The above is only a preferred embodiment of the present invention, and is not intended to limit the present invention, but various modifications and variations can be made to the present invention by those skilled in the art. Any modification, equivalent replacement, improvement, etc. made within the spirit and principle of the present invention should be included in the protection scope of the present invention.

Claims (10)

1. A detection method of a communication system including a control device and a controlled device in communication with the control device, the detection method being applied to the control device side, comprising:

detecting a timing control signal comprising a plurality of repeating and consecutive repeating units;

Taking each repeating unit as a triggering condition of a communication system test, carrying out a communication test on each repeating unit, and transmitting first data to the controlled equipment based on that the waveform drawn by the detected data is consistent with the waveform in the repeating unit;

Determining a detection result according to a matching result of the first data and the second data fed back by the controlled equipment;

starting timing based on the detected data that the drawn waveform corresponds to the waveform in the repeating unit;

and receiving the second data under the condition that the timing duration does not reach the first duration.

2. The method for detecting a communication system according to claim 1, further comprising:

and in a second time period after the timing time period reaches the first time period, matching the first data with the second data to determine the matching result.

3. The method for detecting a communication system according to claim 1, further comprising:

Acquiring historical communication data of the control equipment and the controlled equipment, wherein the historical communication data comprises a first moment when the control equipment sends the first data to the controlled equipment and a second moment when the controlled equipment feeds back the second data to the control equipment;

determining the waiting time length of the control equipment according to the first time and the second time;

and determining the first duration according to the waiting duration.

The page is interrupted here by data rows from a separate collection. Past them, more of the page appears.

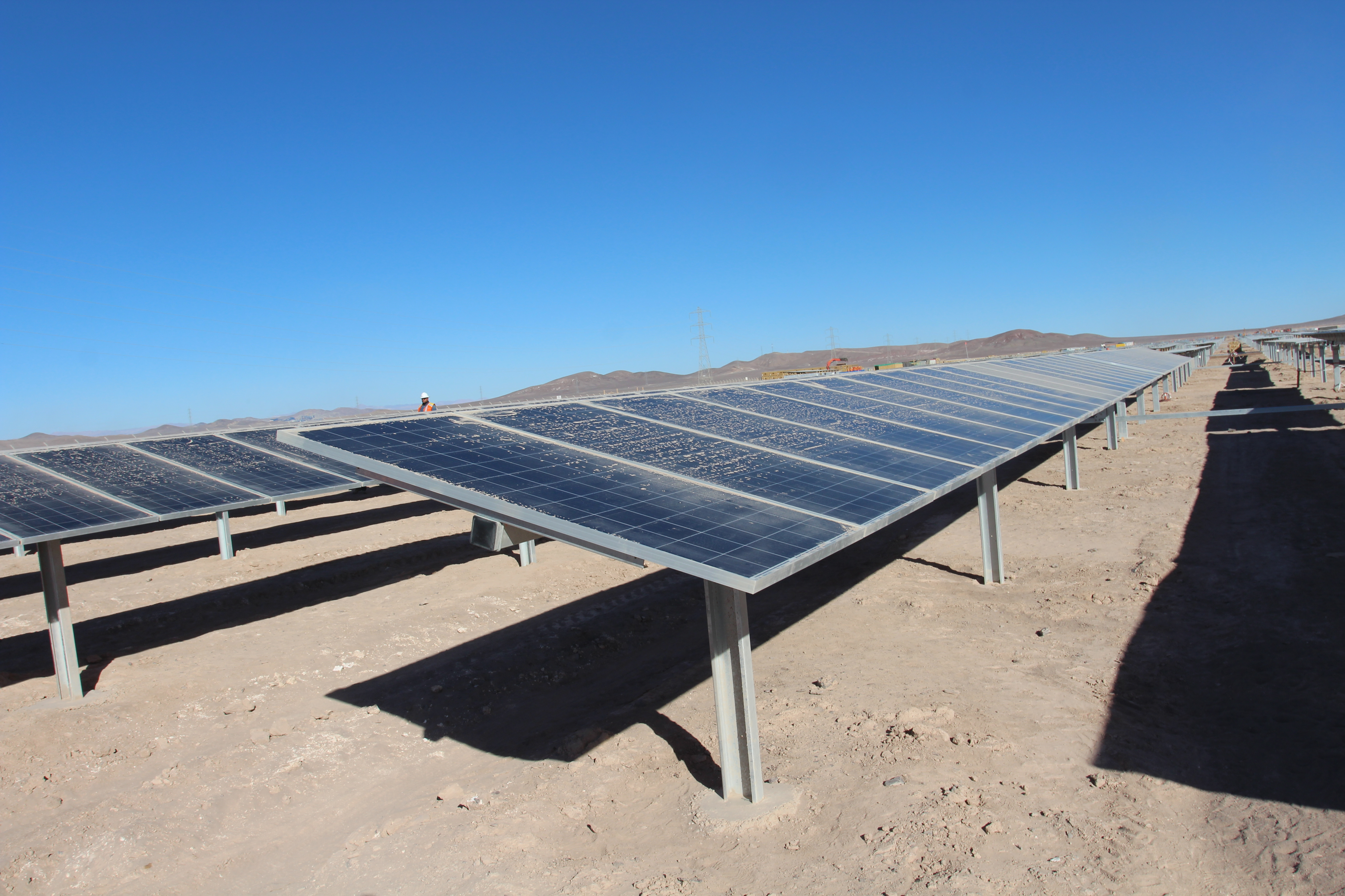 Visita Planta Abengoa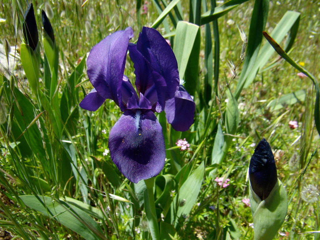 Sierra Blanquilla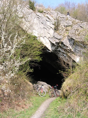 Haupteingang zur Kulturhöhle „Hohler Stein“ im Lörmecketal bei Rüthen-Kallenhardt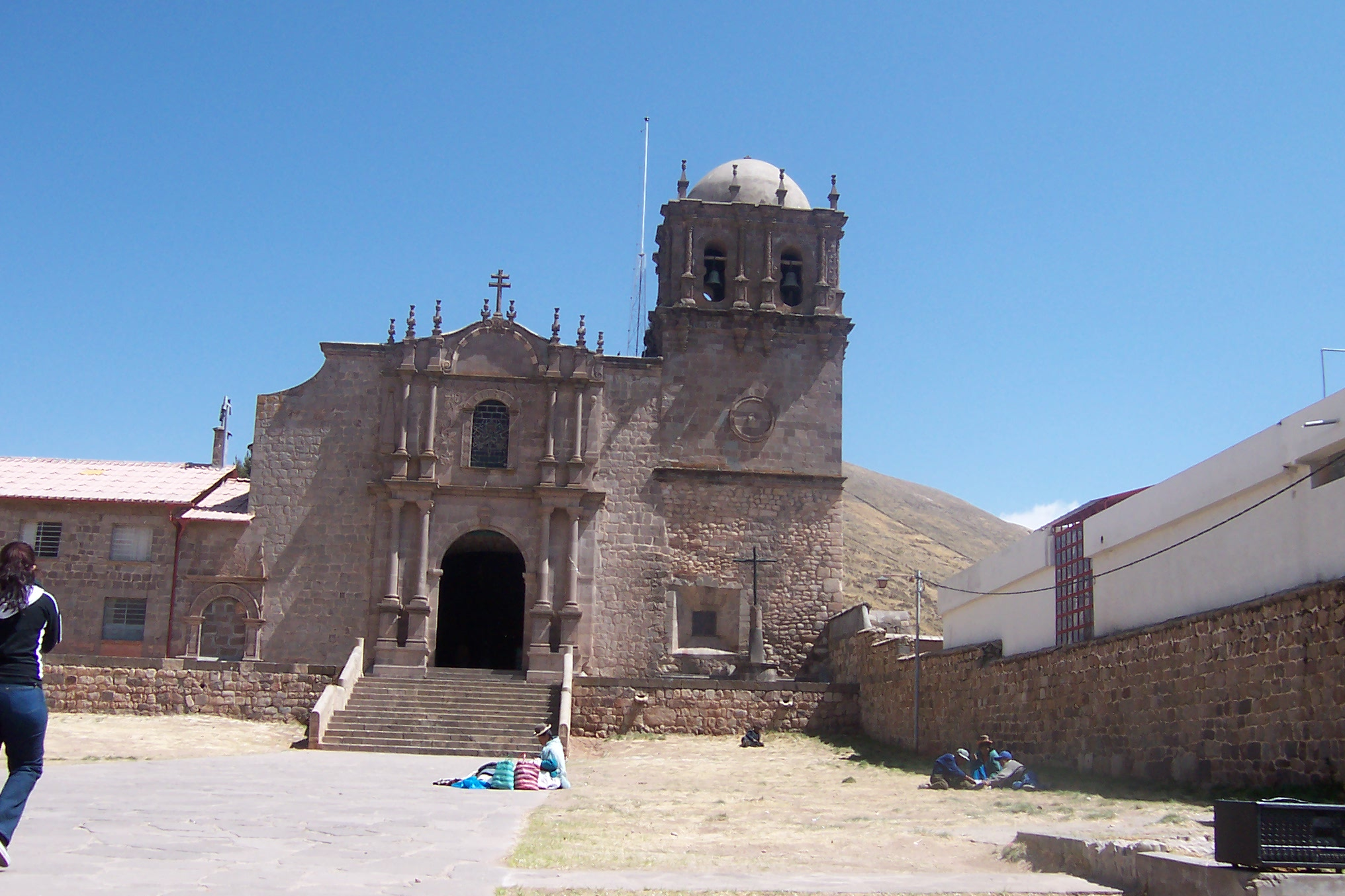 Juli, capital de la provincia de Chucuito. Vista exterior de la catedral. Autor: Alfredobi Fecha: Agosto 2006

4. A method of detecting a communication system according to claim 3, wherein the first time period is longer than the waiting time period.

5. The method for detecting a communication system according to claim 2, wherein,

The duration of each repeating unit is a third duration, wherein the third duration is greater than the sum of the first duration and the second duration.

6. The method according to any one of claims 1 to 5, wherein the first data is transformed according to a preset waveform once every fourth time period;

Wherein the fourth time period is equal to the time period of the repeating unit.

7. The method for detecting a communication system according to any one of claims 1 to 5, wherein determining a detection result according to a matching result of the first data and second data fed back by the controlled device specifically includes:

Determining a communication anomaly based on the first data not matching the second data;

And outputting statistical information of communication abnormality.

8. The method of claim 7, wherein the statistical information comprises at least one of:

the method comprises the steps of time information of occurrence of communication abnormality, accumulated times of occurrence of communication abnormality after the communication system is started, and accumulated times of occurrence of communication abnormality after the communication system is used.

9. The detection method of a communication system according to any one of claims 1 to 5, characterized in that the control device includes: a programmable logic controller.

10. A communication system comprising a control device and a controlled device in communication with the control device, characterized by a detection method for implementing the communication system of any of claims 1 to 9.